This week's Village Voice cover story is about a 33-year-old single mom who says she was fired from Citigroup because the guys in the office couldn't handle her hot bod. To accompany the article, the online version features a whopping twenty photos illustrating just makes Debbie Lorenzana such a distracting co-worker. (She doesn't even work in our office and we're having a hard time getting anything done today.) After careful deliberation, we've whittled the photos down to the top seven shots, for reference purposes only and so not as part of some shameless attempt to drive up page views like the Voice.

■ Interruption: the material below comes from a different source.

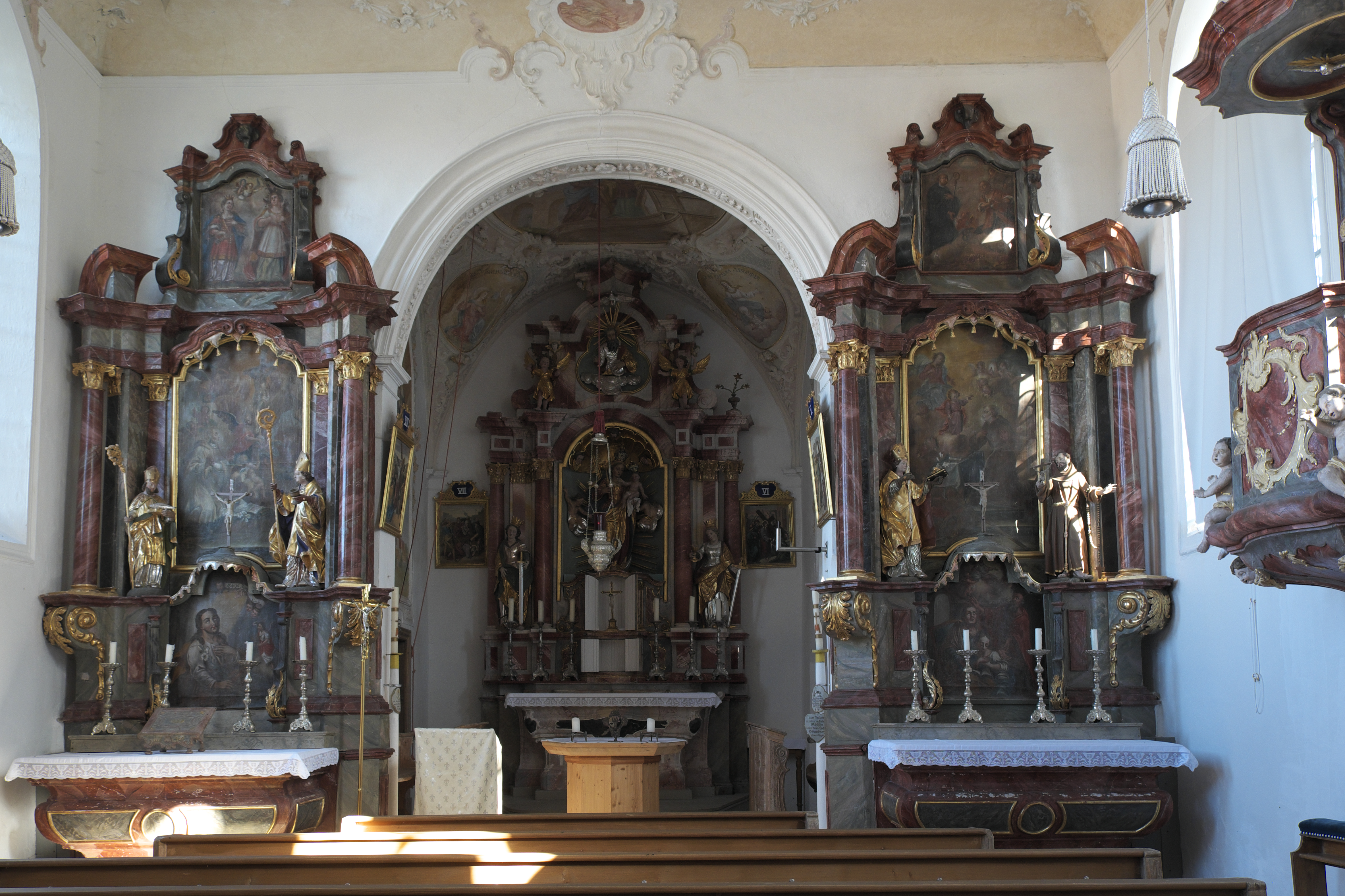 Katholische Filialkirche Unsere Liebe Frau in Petzenhausen, einem Ortsteil von Weil (Oberbayern) im Landkreis Landsberg am Lech (Bayern/Deutschland), Innenraum, Haupt- und Seitenaltäre

Lorenzana says she was fired from Citigroup last summer after finally getting transferred out of the department where her troubles started. Her job title was business banker, providing services to small businesses. After some time on the job, the managers called her into a meeting and, according to her account, told her, " 'Your pants are too tight.' I said, 'I'm sorry, my pants are not too tight! If you want to talk about inappropriate clothes, go downstairs and look at some of the tellers! Some tellers would wear their pants so tight, it was like they had a permanent wedgie.' " But because she signed a mandatory-arbitration clause as a condition of her employment, her harassment case will be settled by an arbitrator, not a judge.

Her suit claims that, "as a result of her tall stature, coupled with her curvaceous figure, she should not wear classic high-heeled business shoes, as this purportedly drew attention to her body in a manner that was upsetting to her easily distracted male managers." Lorenzana's lawyer Jack Turner tells the Voice, "It's like saying that we can't think anymore 'cause our penises are standing up—and we cannot think about you except in a sexual manner—and we can't look at you without wanting to have sexual intercourse with you. And it's up to you, gorgeous woman, to lessen your appeal so that we can focus!" Exactly! In fact, if Lorenzana had simply been courteous enough to work in a Burka, maybe Citigroup wouldn't have lost all those billions of dollars last year.